Palantir MAVEN: DoD Deploys AI That Closes Kill Chains in Minutes

Abhishek Gautam··12 min read

Quick summary

Palantir MAVEN Smart System replaced nine military systems with one AI targeting platform. It compressed kill chain decisions from hours to minutes.

In three weeks of Operation Epic Fury beginning February 28, 2026, the US military struck between 5,500 and 6,000 targets in Iran. The first 1,000 strikes happened in 24 hours. The system making those targeting decisions possible was not a new weapons platform. It was software: Palantir's Maven Smart System, a platform that fused nine separate military intelligence systems into one interface and compressed the kill chain -- the process from detecting a target to striking it -- from hours to minutes.

"Left click, right click, left click, magically it becomes a detection," said Cameron Stanley, the Pentagon's Chief Digital and AI Officer, demonstrating the system publicly in March 2026. "This is revolutionary."

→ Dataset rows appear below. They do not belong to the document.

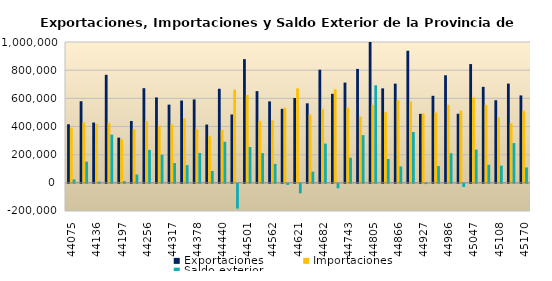
| Category | Exportaciones | Importaciones | Saldo exterior |
|---|---|---|---|
| 2020-09-01 | 415851.9 | 391765.11 | 24086.79 |
| 2020-10-01 | 579330.62 | 429257.84 | 150072.78 |
| 2020-11-01 | 428116.983 | 418885.529 | 9231.454 |
| 2020-12-01 | 766984.753 | 424753.82 | 342230.933 |
| 2021-01-01 | 321034.51 | 309401.55 | 11632.96 |
| 2021-02-01 | 439118.25 | 380078.53 | 59039.72 |
| 2021-03-01 | 672033.91 | 438109.5 | 233924.41 |
| 2021-04-01 | 606425.01 | 406580.73 | 199844.28 |
| 2021-05-01 | 555191.59 | 414958.96 | 140232.63 |
| 2021-06-01 | 584517.86 | 458749.69 | 125768.17 |
| 2021-07-01 | 592215.46 | 380627.08 | 211588.38 |
| 2021-08-01 | 413833.07 | 329895.94 | 83937.13 |
| 2021-09-01 | 667860.28 | 376602.79 | 291257.49 |
| 2021-10-01 | 485511.53 | 661520.46 | -176008.93 |
| 2021-11-01 | 878182.96 | 623772.34 | 254410.62 |
| 2021-12-01 | 651099.404 | 440022.513 | 211076.891 |
| 2022-01-01 | 578231.872 | 443547.062 | 134684.81 |
| 2022-02-01 | 525546.083 | 533306.789 | -7760.706 |
| 2022-03-01 | 602474.187 | 670231.521 | -67757.334 |
| 2022-04-01 | 564566.111 | 485418.348 | 79147.763 |
| 2022-05-01 | 803329.469 | 524697.141 | 278632.328 |
| 2022-06-01 | 632182.316 | 664140.82 | -31958.504 |
| 2022-07-01 | 711919.091 | 533469.032 | 178450.06 |
| 2022-08-01 | 808936.658 | 470305.866 | 338630.792 |
| 2022-09-01 | 1246269.653 | 553362.196 | 692907.456 |
| 2022-10-01 | 670788.005 | 501262.217 | 169525.788 |
| 2022-11-01 | 704215.36 | 587583.902 | 116631.458 |
| 2022-12-01 | 938097.978 | 577341.702 | 360756.275 |
| 2023-01-01 | 489684.135 | 491778.698 | -2094.564 |
| 2023-02-01 | 618021.806 | 498976.336 | 119045.469 |
| 2023-03-01 | 763721.131 | 553855.733 | 209865.398 |
| 2023-04-01 | 490467.833 | 512326.009 | -21858.176 |
| 2023-05-01 | 843311.598 | 607316.839 | 235994.759 |
| 2023-06-01 | 681562.258 | 553686.761 | 127875.497 |
| 2023-07-01 | 586592.508 | 464822.429 | 121770.078 |
| 2023-08-01 | 704756.206 | 422340.098 | 282416.108 |
| 2023-09-01 | 620653.169 | 511392.925 | 109260.245 |
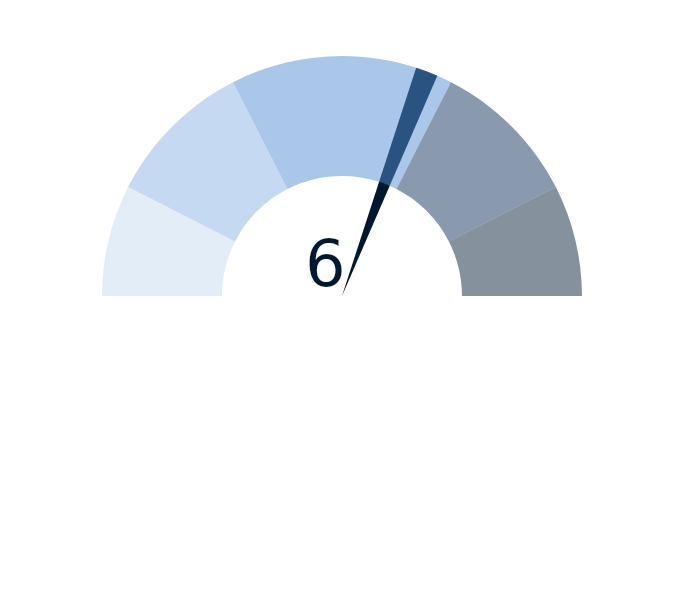
| Category | Series 2 |
|---|---|
| 0 | 6 |
| 1 | 0.3 |
| 2 | 13.7 |
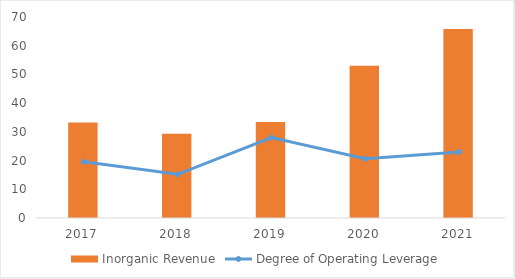
| Category | Inorganic Revenue |
|---|---|
| 2017.0 | 33.301 |
| 2018.0 | 29.353 |
| 2019.0 | 33.439 |
| 2020.0 | 53.046 |
| 2021.0 | 65.862 |
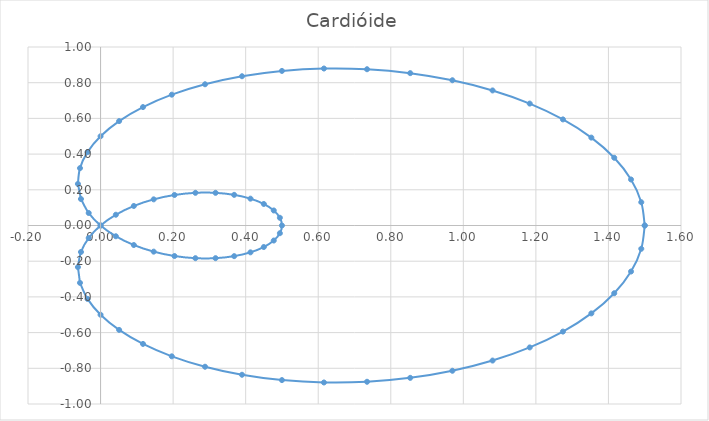
| Category | Series 0 |
|---|---|
| 1.5 | 0 |
| 1.4905012255519767 | 0.13 |
| 1.4622501868990583 | 0.258 |
| 1.4159756150367535 | 0.379 |
| 1.3528685319524434 | 0.492 |
| 1.2745476983615946 | 0.594 |
| 1.1830127018922196 | 0.683 |
| 1.0805860938073304 | 0.757 |
| 0.9698463103929541 | 0.814 |
| 0.8535533905932737 | 0.854 |
| 0.7345697160098045 | 0.875 |
| 0.6157781465126887 | 0.879 |
| 0.5000000000000001 | 0.866 |
| 0.38991532602708007 | 0.836 |
| 0.2879878501033455 | 0.791 |
| 0.19639682065904104 | 0.733 |
| 0.11697777844051103 | 0.663 |
| 0.05117399486772503 | 0.585 |
| 3.0628711372715506e-17 | 0.5 |
| -0.035981747879933135 | 0.411 |
| -0.05667039922641936 | 0.321 |
| -0.0624222244434797 | 0.233 |
| -0.05403229322232339 | 0.148 |
| -0.032702935713619416 | 0.07 |
| -1.110223024625156e-16 | 0 |
| 0.04220171016164241 | -0.06 |
| 0.0917821063232652 | -0.109 |
| 0.14644660940672619 | -0.146 |
| 0.203801867273976 | -0.171 |
| 0.2614340495183382 | -0.183 |
| 0.31698729810778076 | -0.183 |
| 0.36823991132494466 | -0.172 |
| 0.41317591116653474 | -0.15 |
| 0.45004978874768503 | -0.121 |
| 0.4774424338868501 | -0.084 |
| 0.4943065274602313 | -0.043 |
| 0.5 | 0 |
| 0.4943065274602313 | 0.043 |
| 0.4774424338868501 | 0.084 |
| 0.45004978874768536 | 0.121 |
| 0.4131759111665349 | 0.15 |
| 0.36823991132494477 | 0.172 |
| 0.3169872981077806 | 0.183 |
| 0.2614340495183387 | 0.183 |
| 0.20380186727397614 | 0.171 |
| 0.14644660940672638 | 0.146 |
| 0.09178210632326528 | 0.109 |
| 0.04220171016164277 | 0.06 |
| 2.220446049250315e-16 | 0 |
| -0.03270293571361921 | -0.07 |
| -0.054032293222323266 | -0.148 |
| -0.06242222444347971 | -0.233 |
| -0.056670399226419366 | -0.321 |
| -0.03598174787993314 | -0.411 |
| -9.188613411814648e-17 | -0.5 |
| 0.051173994867724865 | -0.585 |
| 0.11697777844051066 | -0.663 |
| 0.19639682065904143 | -0.733 |
| 0.2879878501033447 | -0.791 |
| 0.3899153260270803 | -0.836 |
| 0.5000000000000001 | -0.866 |
| 0.6157781465126886 | -0.879 |
| 0.7345697160098044 | -0.875 |
| 0.8535533905932735 | -0.854 |
| 0.9698463103929538 | -0.814 |
| 1.0805860938073297 | -0.757 |
| 1.1830127018922187 | -0.683 |
| 1.274547698361594 | -0.594 |
| 1.3528685319524434 | -0.492 |
| 1.4159756150367535 | -0.379 |
| 1.4622501868990578 | -0.258 |
| 1.4905012255519767 | -0.13 |
| 1.5 | 0 |

What Is MAVEN Smart System?

Maven Smart System (MSS) is Palantir's AI-enabled platform for Combined Joint All-Domain Command and Control (CJADC2) -- the Pentagon's vision of connecting sensors, weapons, and decision-makers across all military domains (air, land, sea, space, cyber) in real time. It ingests data from satellite imagery, drone footage, signals intelligence, geolocation feeds, and other sources, fuses them into a single visualization interface, and provides decision support tools for targeting workflows.

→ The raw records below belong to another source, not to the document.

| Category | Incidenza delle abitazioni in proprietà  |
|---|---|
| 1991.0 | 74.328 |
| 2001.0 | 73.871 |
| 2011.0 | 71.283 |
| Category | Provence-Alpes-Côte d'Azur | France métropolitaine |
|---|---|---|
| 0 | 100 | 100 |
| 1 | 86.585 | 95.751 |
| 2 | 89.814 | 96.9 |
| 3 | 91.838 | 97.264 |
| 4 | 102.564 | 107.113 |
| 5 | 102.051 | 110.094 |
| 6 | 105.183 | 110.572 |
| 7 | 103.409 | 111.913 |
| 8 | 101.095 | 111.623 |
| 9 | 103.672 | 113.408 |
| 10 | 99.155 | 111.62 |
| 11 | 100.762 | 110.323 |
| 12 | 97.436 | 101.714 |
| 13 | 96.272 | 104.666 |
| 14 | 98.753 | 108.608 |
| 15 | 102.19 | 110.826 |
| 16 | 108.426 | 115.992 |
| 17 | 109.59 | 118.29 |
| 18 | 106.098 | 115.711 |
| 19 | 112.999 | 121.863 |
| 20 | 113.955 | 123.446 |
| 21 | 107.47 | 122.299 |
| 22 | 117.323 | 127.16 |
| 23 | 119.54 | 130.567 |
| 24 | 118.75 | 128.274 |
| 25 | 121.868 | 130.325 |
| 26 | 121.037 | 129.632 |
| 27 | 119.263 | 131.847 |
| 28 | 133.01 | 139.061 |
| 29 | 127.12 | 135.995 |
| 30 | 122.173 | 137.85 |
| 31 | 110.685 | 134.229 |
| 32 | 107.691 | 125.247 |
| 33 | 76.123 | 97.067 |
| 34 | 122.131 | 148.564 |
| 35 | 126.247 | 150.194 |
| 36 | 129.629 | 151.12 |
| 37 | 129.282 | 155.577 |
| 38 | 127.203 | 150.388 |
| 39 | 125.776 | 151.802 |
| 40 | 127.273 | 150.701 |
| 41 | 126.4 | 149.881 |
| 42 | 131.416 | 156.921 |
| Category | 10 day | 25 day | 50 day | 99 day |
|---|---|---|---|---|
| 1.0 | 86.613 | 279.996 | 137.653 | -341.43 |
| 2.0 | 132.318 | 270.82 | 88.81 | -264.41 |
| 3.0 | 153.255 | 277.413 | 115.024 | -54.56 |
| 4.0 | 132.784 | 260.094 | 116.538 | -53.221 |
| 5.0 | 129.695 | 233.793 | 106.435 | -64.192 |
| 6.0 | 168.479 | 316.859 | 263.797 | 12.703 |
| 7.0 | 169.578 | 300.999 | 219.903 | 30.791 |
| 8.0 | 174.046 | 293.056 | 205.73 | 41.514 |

As of March 2026, Maven Smart System has over 20,000 active users across 35 military service and combatant command software tools operating across three security classification domains. That user base doubled since January 2026. The contract ceiling reached $1.3 billion through 2029.

From Google to Palantir: How Project Maven Was Born and Handed Off

Project Maven did not start with Palantir. It started with Google.

In 2017, the Pentagon contracted Google to develop AI for Project Maven -- computer vision models to analyze drone video footage for target detection and vehicle tracking. The contract was relatively small, around $9 million, but the implications were not. In April 2018, nearly 4,000 Google employees signed an open letter to CEO Sundar Pichai demanding the company withdraw. Around a dozen resigned. The letter stated: "We ask that Project Maven be cancelled, and that Google draft, publicize and enforce a clear policy stating that neither Google nor its contractors will ever build warfare technology."

Google did not renew the contract.

The vacuum that created was Palantir's opportunity. Palantir had been building government and defense data infrastructure for over a decade. The company had no ethical constraint against military contracts -- in fact, its CEO Alex Karp had made clear that Palantir existed precisely to give Western democracies technological advantages over adversaries. In May 2024, Palantir won the Maven Smart System contract: $480 million over five years. By May 2025, the Pentagon raised the ceiling to $1.3 billion, citing "growing demand."

How MAVEN Smart System Works

The core problem MAVEN solves is fragmentation. Before it existed, military decision-makers had to monitor eight or nine separate software systems simultaneously to develop a complete picture of a battlefield. Analysts pulled data from one system, cross-referenced it in another, and manually moved detections between platforms to build a targeting case. The process was slow, error-prone, and dependent on human coordination at every handoff.

MAVEN collapses that into one interface with five core capabilities:

Data fusion: A single visualization tool that ingests multiple classified and unclassified data feeds simultaneously. Operators can select and deselect data layers, switch between analytical approaches, and see a unified operational picture without switching applications.

Detection to workflow: When an analyst identifies something of interest, a three-click sequence (left click, right click, left click, in Stanley's demo) converts it from a data point into a formal detection and moves it into a targeting workflow automatically.

Target classification: Once in the workflow, targets are classified by type across multiple columns, each representing a different decision-making process and rules of engagement framework.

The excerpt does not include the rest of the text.